January 25th, 2011 | Posted by retailblogadmin in Capital Expenditures | Labor & Operations

This post is the second in a three part series on ideas that will shape restaurant performance in 2011. Part three will follow next week.

Part Two: Expansion, Investments & Operations

Focus on Smart International Expansion

Going global no longer simply refers to McDonalds and YUM! battling for market share in China. Burger King’s new owners are making a big bet on growth in Latin America and Papa John’s is planning on adding more than 200 outlets in India. KFC is looking to invest more than half a billion dollars in Africa over the next three years to double their store count across the continent, from South Africa to Ghana. Several casual dining concepts are battling it out in the Middle East, including Darden’s entry and T.G.I. Friday’s continued push. Through this breakneck pace of expansion, chains are showing their agility in adapting to new markets, from tailoring menus to meet local tastes to developing new crops to source food locally. Look for testing to play a key role in ongoing innovation, with some of the most sophisticated chains looking to trial winning ideas from international markets back home in the United States.

Reviving Remodel Plans

Chains ranging from Hardee’s to Red Lobster have announced plans to substantially increase investments in remodels and refreshes.

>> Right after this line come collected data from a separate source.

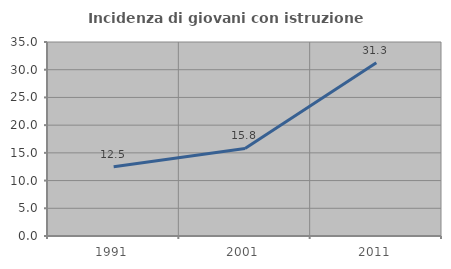
| Category | Incidenza di giovani con istruzione universitaria |
|---|---|
| 1991.0 | 12.5 |
| 2001.0 | 15.789 |
| 2011.0 | 31.25 |
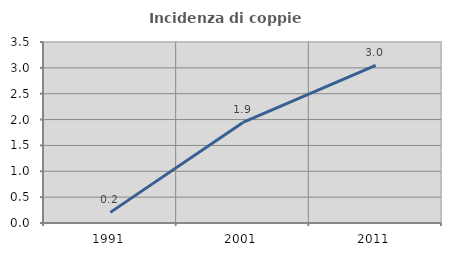
| Category | Incidenza di coppie miste |
|---|---|
| 1991.0 | 0.205 |
| 2001.0 | 1.946 |
| 2011.0 | 3.047 |

The National Restaurant Association recently announced that “41% percent of operators said they made a capital expenditure for equipment, expansion or remodeling during the last three months.” As restaurant traffic comes back, and given the lack of widespread interest in store count growth, expect this capital to increase. 2010 saw some of the lowest levels of growth in CapEx in recent memory, not only for restaurants, but across retail more broadly. Executing a ROI-positive remodel can be one of the biggest challenges confronting chains today – from minimizing disruption to customers and revenue to determining which elements of a restaurant merit improvement, expect a number of chains to continue testing remodel variants to drive the greatest bang for remodel bucks.

Ensure Operational Changes Don’t Harm Sales

While new products and advertising campaigns tend to get press coverage, most restaurateurs agree that efficient operations are the key to profitability.  Starbucks made waves in 2010 with a commitment to keep baristas focused on the customer by asking them to make only two drinks at a time.  Burger King focused on technology by rolling out new broilers that allow them to create products like the Steakhouse XT and the well-received BK Ribs.  Both changes are expensive (in time and money) gambles, and restaurants hope consumers will respond by opening their wallets.  But will customers respond?  As restaurants increase their focus on operations, we expect that more will turn to testing to ensure that investment both pay back and don’t have any unintended adverse effects on sales. Enhancements to drive-thru layouts, processes, and technologies are forecast in 2011 and lie at the sweet spot of a capital and operational investment that can drive big wins if correctly rolled out. Yet failure to correctly measure impact of drive thru changes can have significantly negative unintended consequences, as some have learned the hard way.